Pileta de la Mamahuarmi en la Plaza de Armas del balneario de Churín |
El cacique Runa Kachi “Hombre Sal” vivía en esas tierras y con su esposa tuvo una hija. Ella creció entre retamas y eucaliptos, sumergiendo su delicado cuerpo en el río. Conversaba con las avecillas y miraba a los cóndores. En el día el Inti la admiraba y durante la noche, la Quilla envidiaba la belleza de Urpi. Pero el destino quiso que llegara a churín, el conquistador barbado, con yelmo y coraza, espada de acero y grandes botas, montando brioso corcel. La gallardía del soldado impresionó a Runa Kachi, quien le dio hospitalidad, y especialmente agradó a la ñusta.

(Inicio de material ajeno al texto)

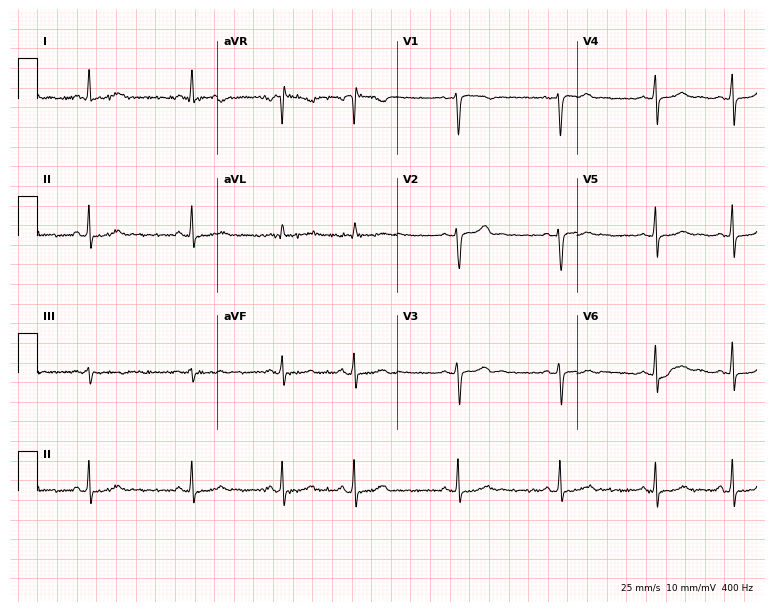
12-lead ECG (7.3-second recording at 400 Hz) from a woman, 21 years old. Labelled as a normal ECG.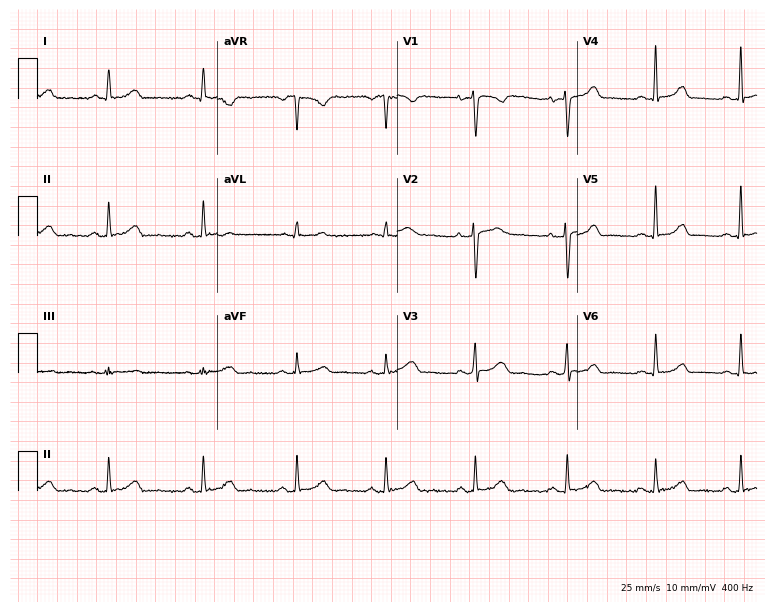
Standard 12-lead ECG recorded from a female patient, 33 years old (7.3-second recording at 400 Hz). Read as a normal ECG.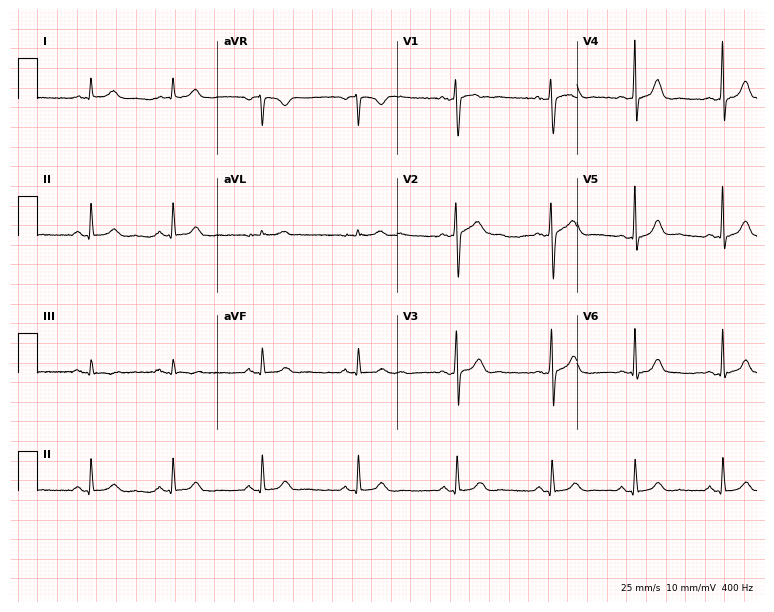
Electrocardiogram (7.3-second recording at 400 Hz), an 18-year-old female. Overall reading on record: normal ECG.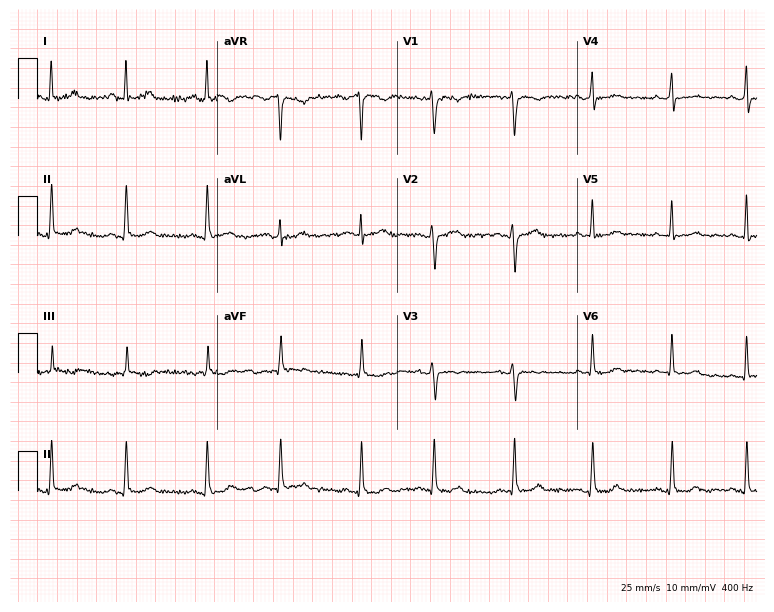
Resting 12-lead electrocardiogram. Patient: a male, 28 years old. None of these six findings is recorded: first-degree AV block, right bundle branch block, left bundle branch block, sinus bradycardia, atrial fibrillation, sinus tachycardia. Only these six findings were labelled.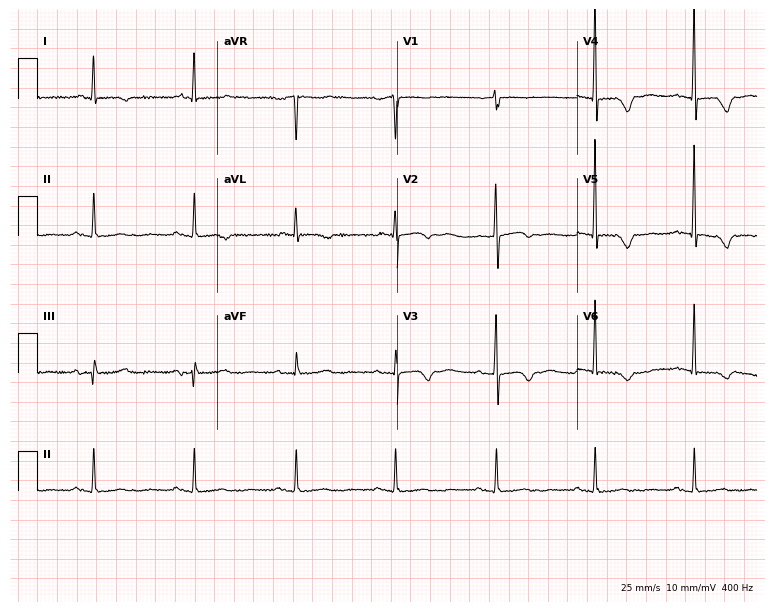
12-lead ECG from a 75-year-old woman (7.3-second recording at 400 Hz). No first-degree AV block, right bundle branch block, left bundle branch block, sinus bradycardia, atrial fibrillation or sinus tachycardia recorded for this tracing.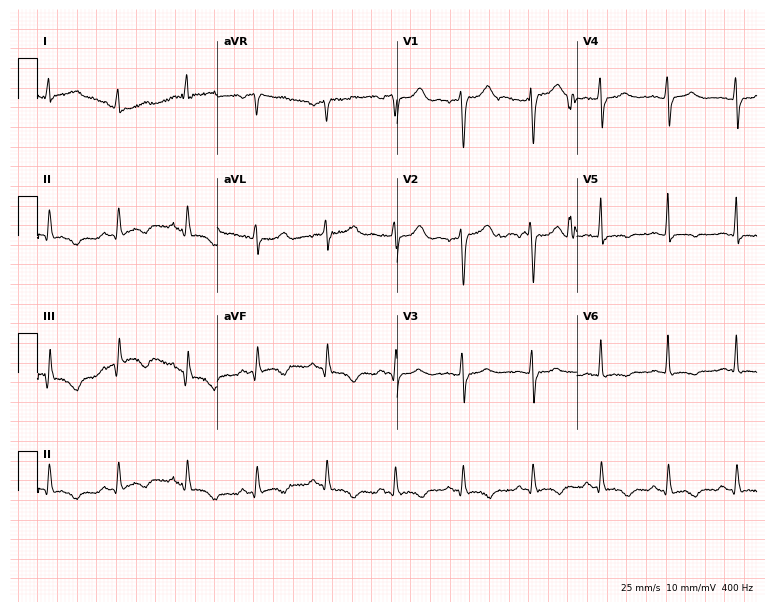
12-lead ECG from a woman, 64 years old. Screened for six findings — first-degree AV block, right bundle branch block, left bundle branch block, sinus bradycardia, atrial fibrillation, sinus tachycardia — none is recorded. Only these six findings were labelled.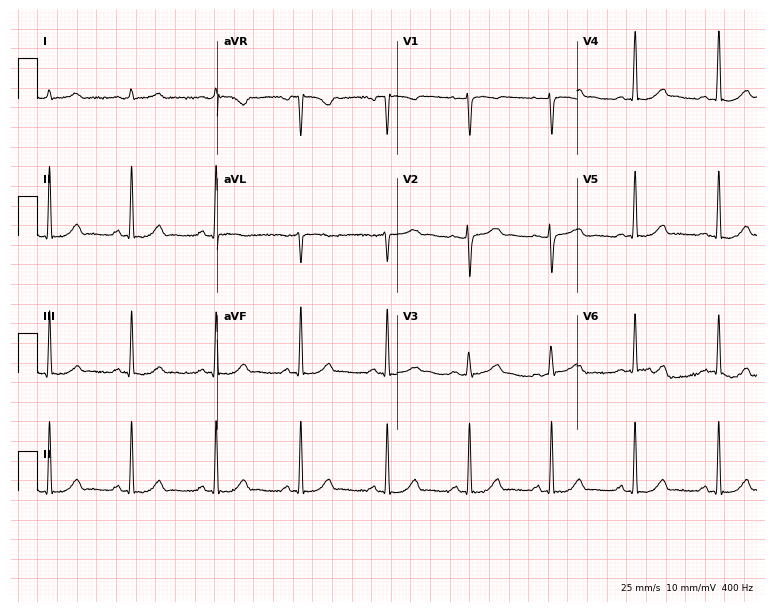
Standard 12-lead ECG recorded from a female patient, 30 years old. Read as a normal ECG.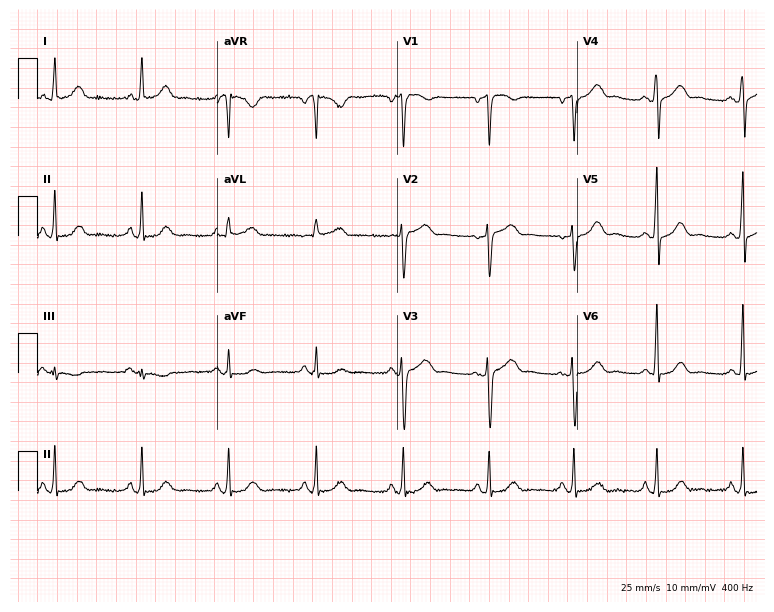
12-lead ECG (7.3-second recording at 400 Hz) from a female, 60 years old. Screened for six findings — first-degree AV block, right bundle branch block, left bundle branch block, sinus bradycardia, atrial fibrillation, sinus tachycardia — none is recorded. Other findings, if any, are not listed.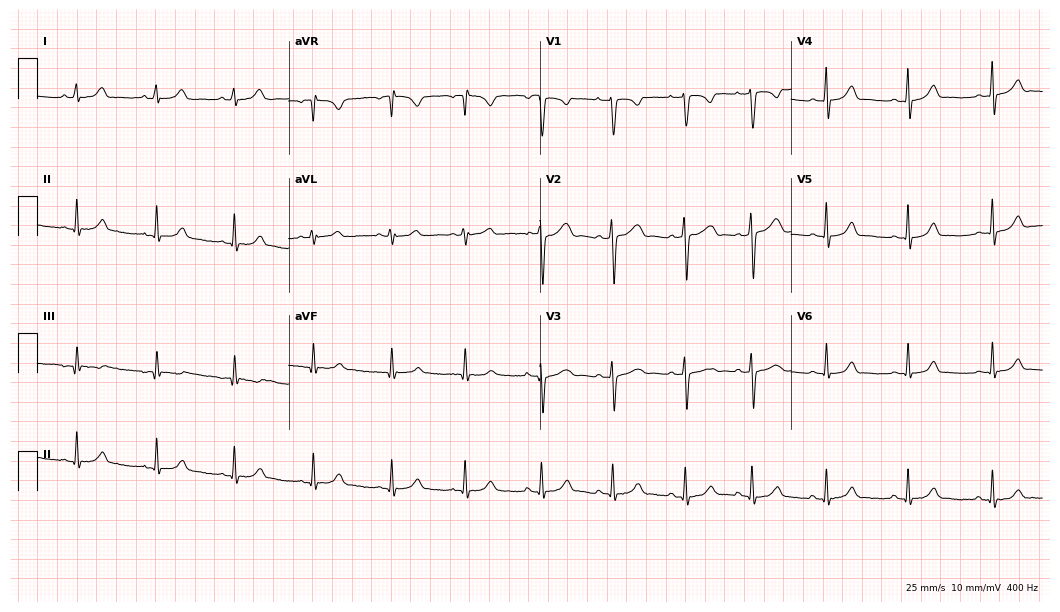
ECG (10.2-second recording at 400 Hz) — a 19-year-old female. Labelled as a normal ECG.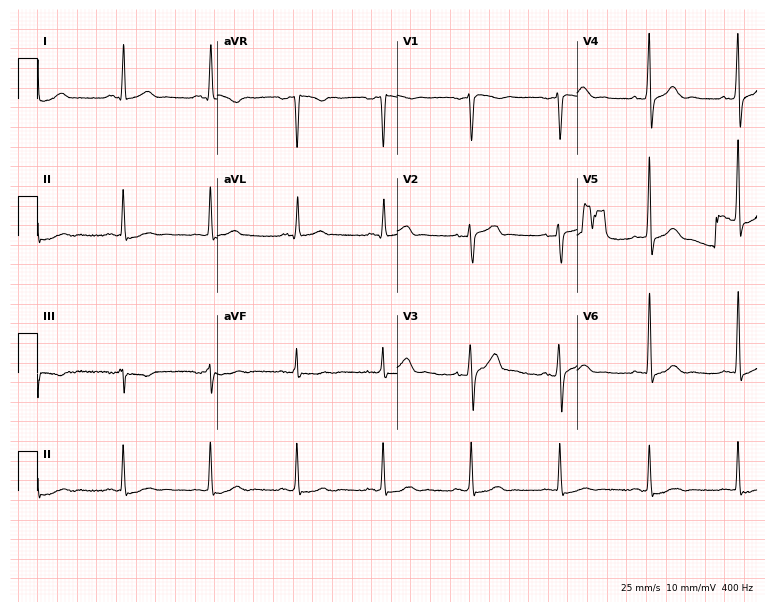
Standard 12-lead ECG recorded from a 49-year-old male (7.3-second recording at 400 Hz). Read as a normal ECG.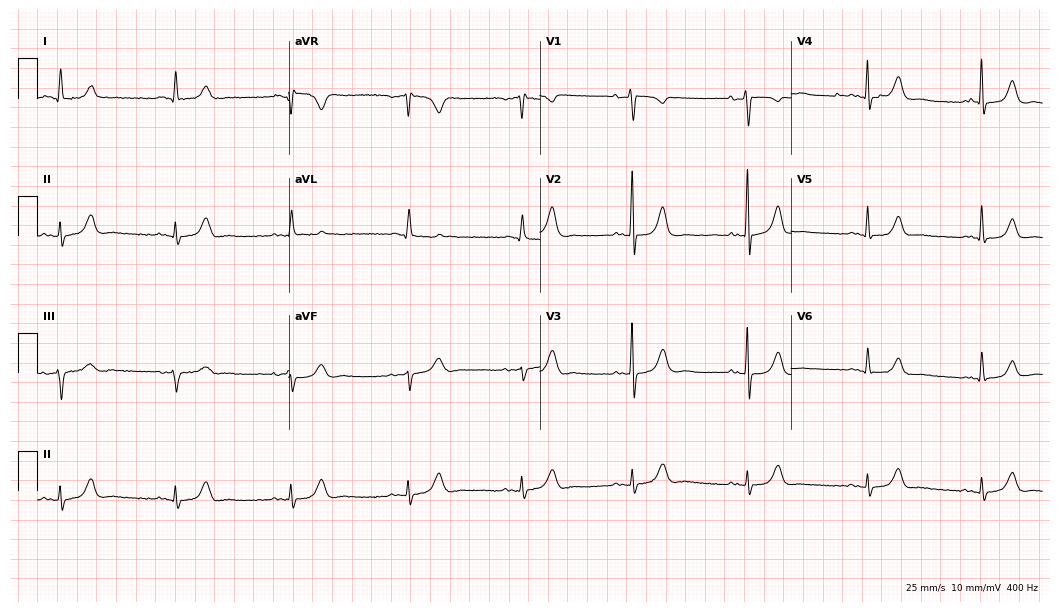
12-lead ECG from a female, 83 years old (10.2-second recording at 400 Hz). No first-degree AV block, right bundle branch block, left bundle branch block, sinus bradycardia, atrial fibrillation or sinus tachycardia recorded for this tracing. Findings outside these six are not listed.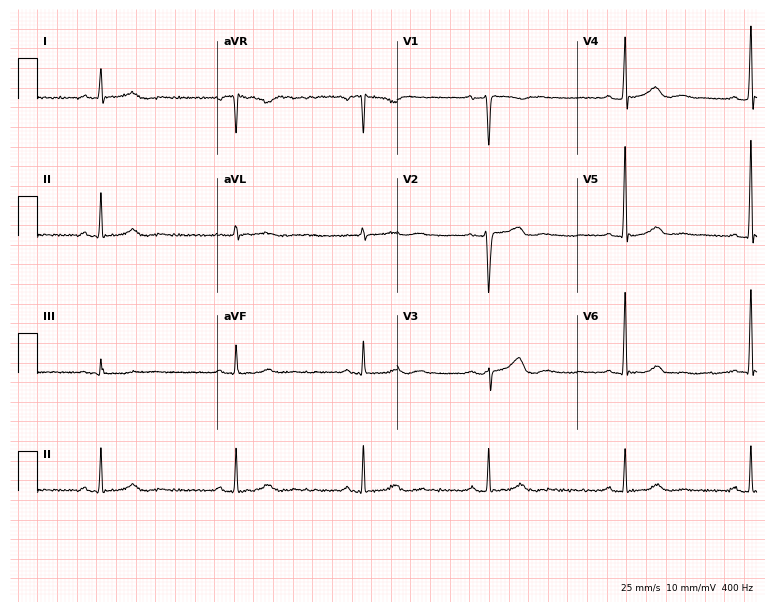
Resting 12-lead electrocardiogram (7.3-second recording at 400 Hz). Patient: a 34-year-old female. The tracing shows sinus bradycardia (a sinus rate of 50 beats per minute or less).

El jefe ibérico estaba acompañado por soldados y su misión era encontrar oro y plata y cuanto objeto de valor que pudiera engrosar las arcas de Francisco Pizarro, tesoros que más tarde envió al poderoso rey de España. Los españoles vienen cansados, han viajado por caminos de herradura, desde Pachacamac por la costa, hasta la sierra y la telúrica Cajamarca.
Runa kachi hizo honores a los hispanos y en señal de hospitalidad ordenó a su hija atender a los guerreros. Pasaron los días y el capitán se enamoró de la candorosa Urpi, de sus largos y sedosos cabellos, de sus ojos almendrados y oscuros como la noche, de su piel cobriza y reluciente como el cobre pulido, de sus formas femeninas, exquisitas y sensuales. El romance fue apasionado. En él se mezcló la fuerza guerrera española con la delicada india, en lo que quizá fue uno de los primeros mestizajes en nuestras tierras. Pero él tiene que partir para responder a la orden del veedor don Miguel Astete, pero promete volver mientras su amada llora desconsolada.